Sadly, Dr. Seeley observes, that is where the similarities end.

Writing for the Cardinal Newman Society about the Common Core State Standards Initiative for English Language Arts and Literacy, Dr. Seeley finds that Common Core is far from the fulfillment of Catholic liberal education. Yes, it encourages critical thinking — but at too early an age, before students have been adequately prepared. It may not be narrowly tailored toward developing specific job skills, but it still aims merely at preparing students for the workplace, rather than educating the whole person. And while the Common Core does, commendably, emphasize literature, it does so without a commitment to the pursuit of truth — a deficiency, says Dr. Seeley, that will ultimately foster rootlessness and relativism.

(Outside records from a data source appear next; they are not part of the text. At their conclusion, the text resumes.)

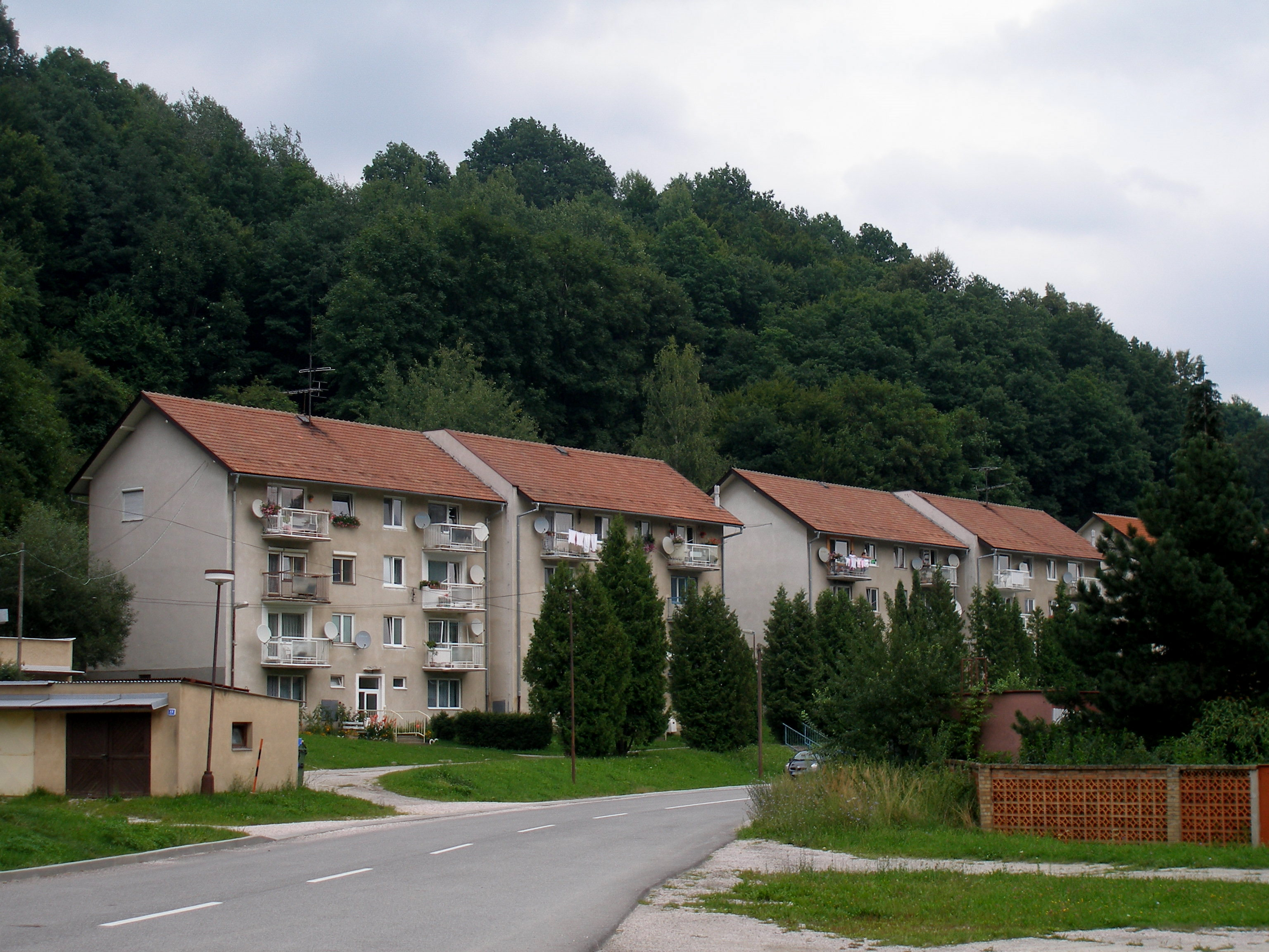 Obec Štós okres Košice okolie.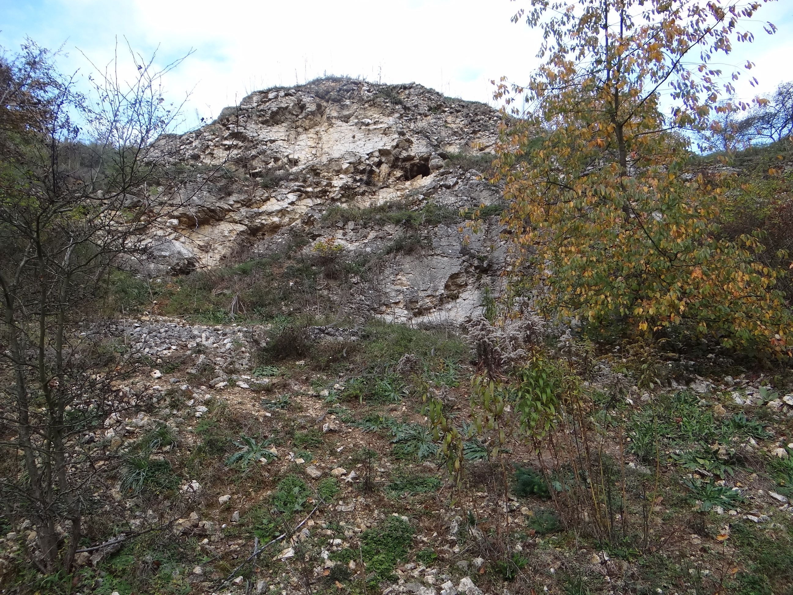 Łom Bergera na Księżej Górze w Pychowicach (Kraków)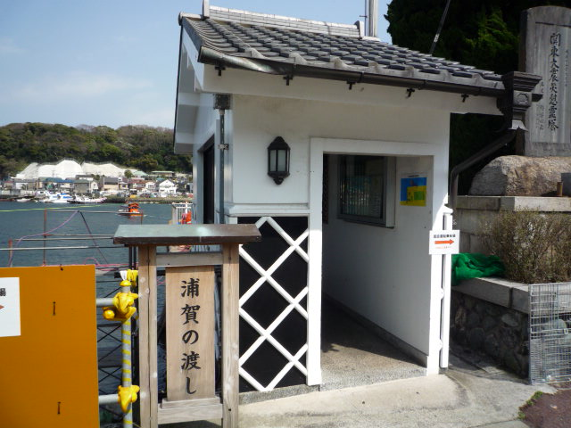 渡し船西浦賀乗船口を撮影。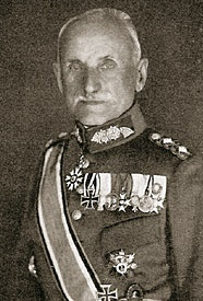 Maximilian von Speidel (1856-1943), Bay. General und Minister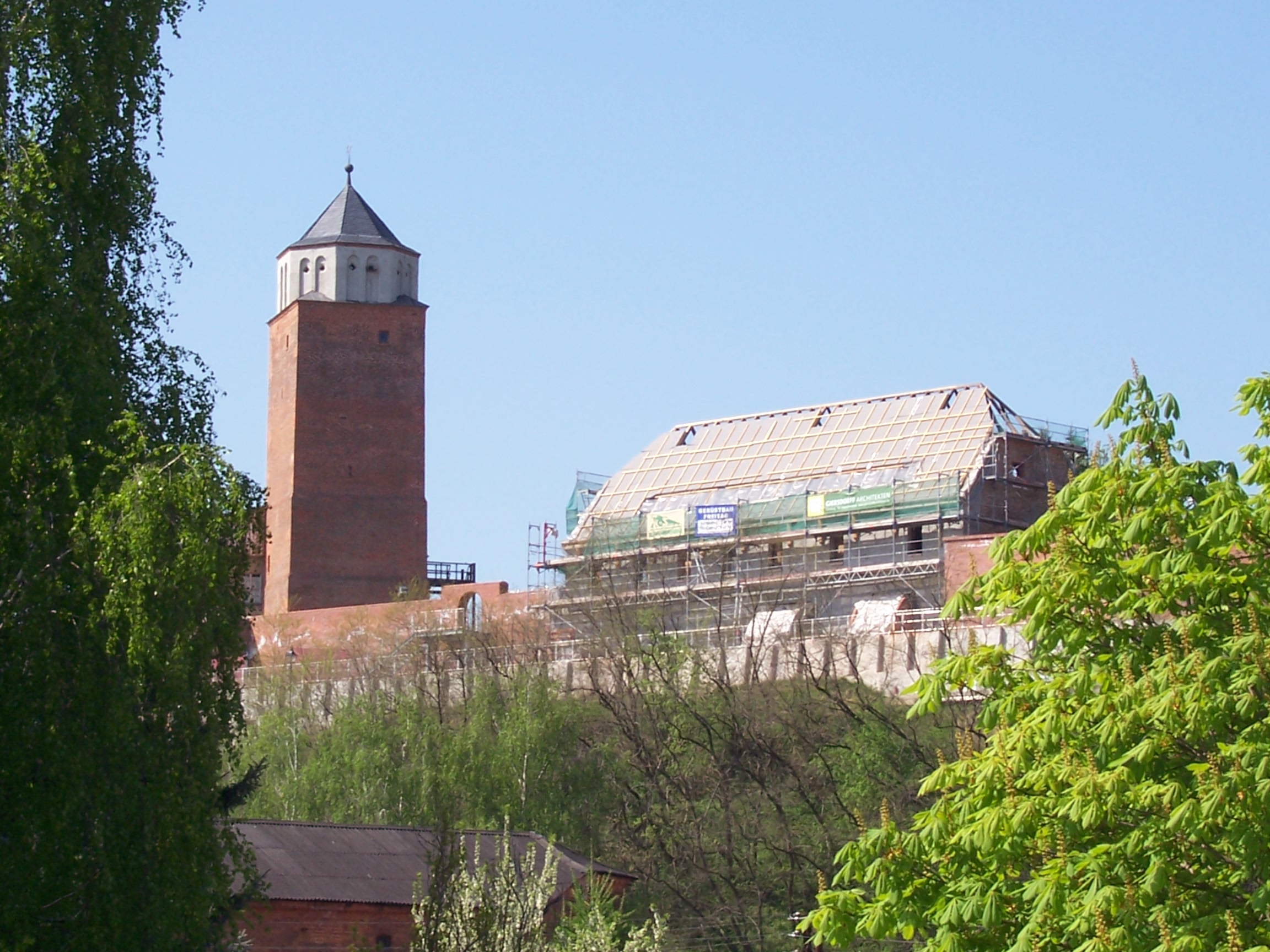 Burg Eilenburg während der Dachstuhlsanierung des alten Gefängnisses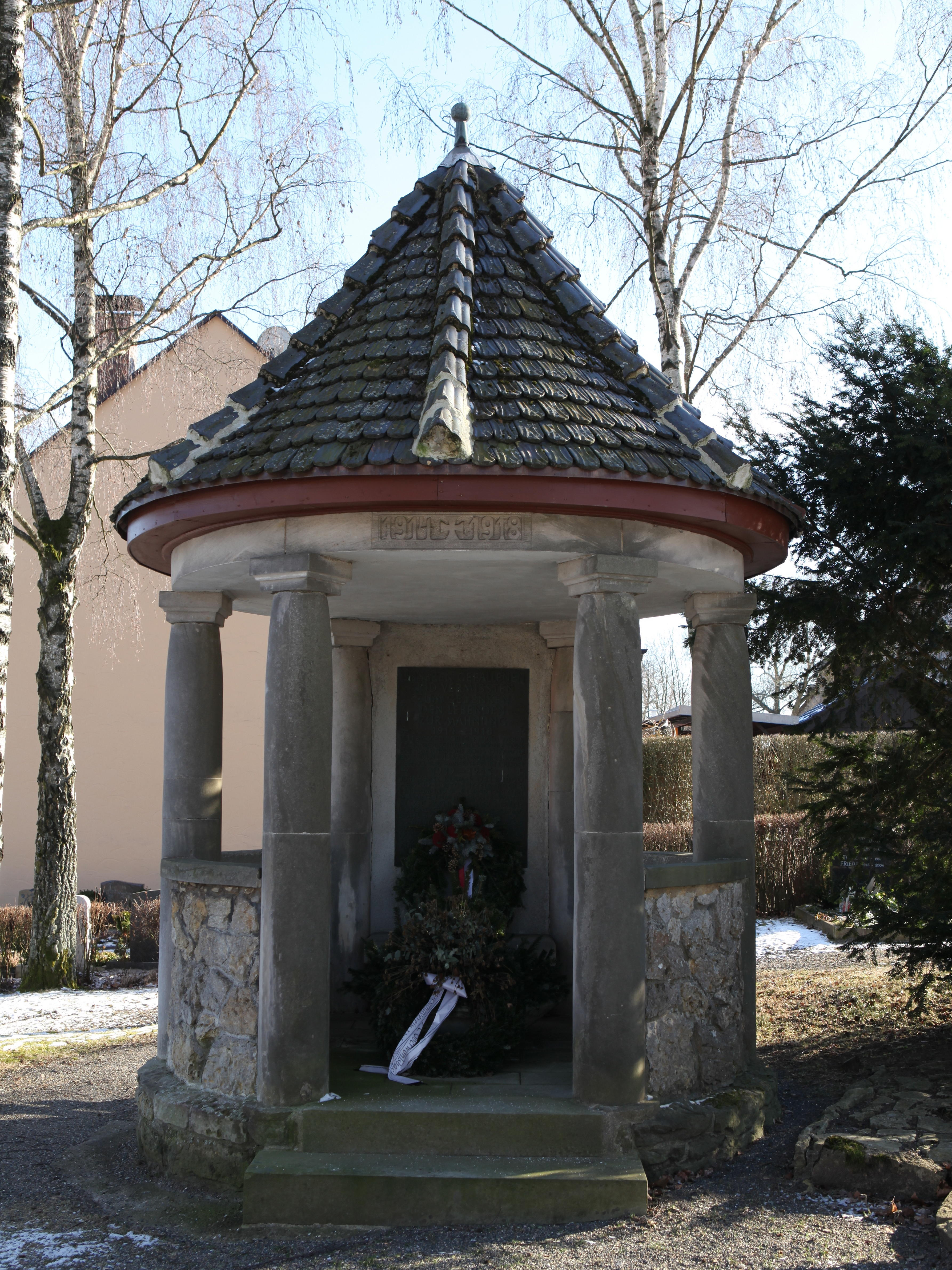 Kriegerdenkmal, Fornbacher Weg 1, Oberwohlsbach, OT von Rödental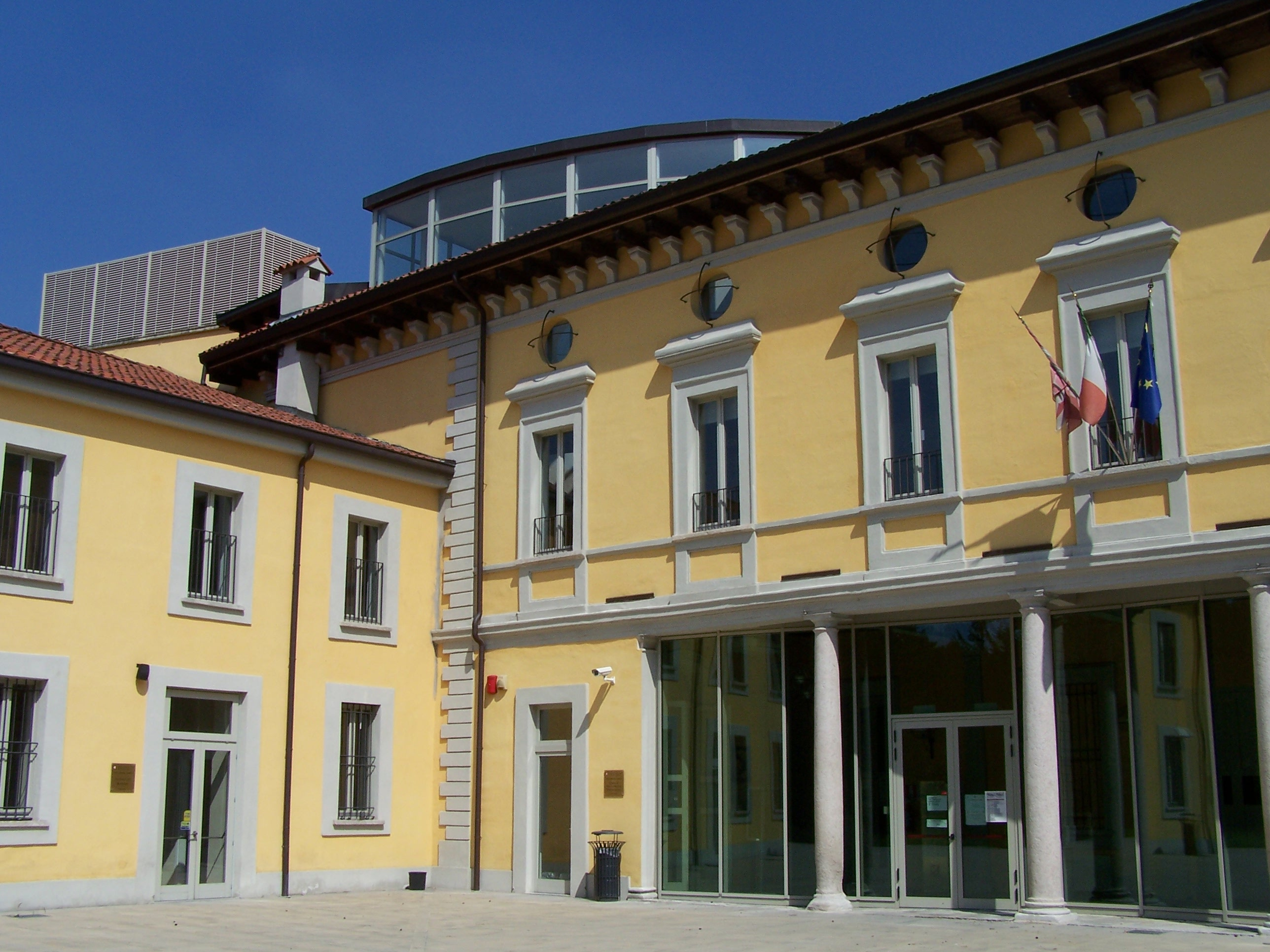 Villa di Breme Forno (solo esterni) This is a photo of a monument which is part of cultural heritage of Italy.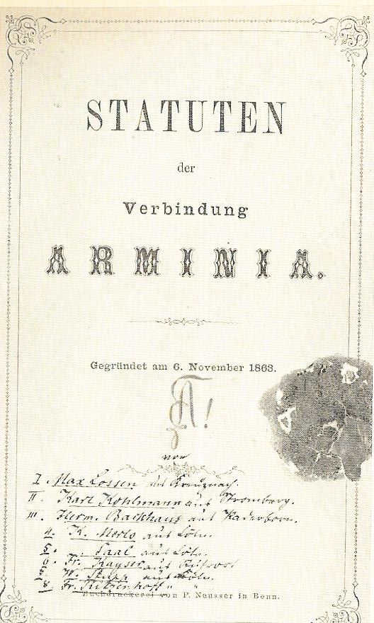 Älteste gedruckte Satzung des KStV Arminia Bonn Sonstiges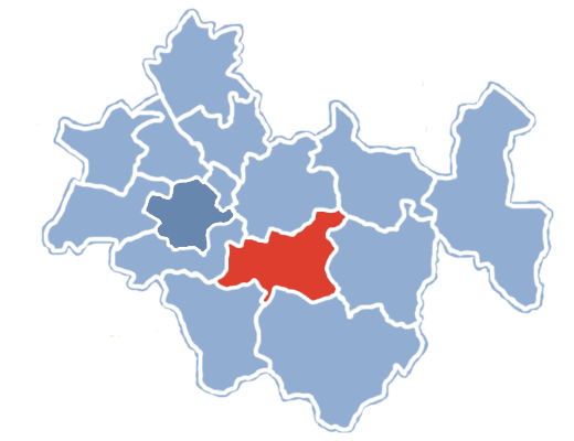 Położenie gminy Kobiele Wielkie na terenie powiatu radomszczańskiego.

The Common Core is not the secular world’s embrace of the ideals and methods of Catholic liberal education, Dr. Seeley concludes, and Catholic educators would be wise to steer clear of its false promises:

“The Common Core State Standards Initiative intends to form literate, thoughtful, critical readers capable of understanding and judging the best literature and the richest informational literature. But not only are its goals limited — even subversive with respect to a Catholic education — it represents a massive educational project that has not been tried. Catholic classical educators have now more than three decades of experience and over two thousand years of expertise to draw on. Now is not the time to submit children enrolled in any Catholic school to untested, yet no doubt very constraining, shackles.…

“By contrast, time-tested classical approach engages children to discover the truth of reality, both visible and invisible. This is active learning, not passive learning. It cultivates habits of mind that allow the human person to discern what is true, good and beautiful, to glimpse the transcendent. It awakens the soul.”

Notably, Thomas Aquinas College President Michael F. McLean and Dean Brian T. Kelly (’88) have arrived at similar conclusions about the Common Core. In November, the two educators signed a letter to each of the nation’s Catholic bishops urging dioceses to reject the use of the “Common Core” curriculum in their schools.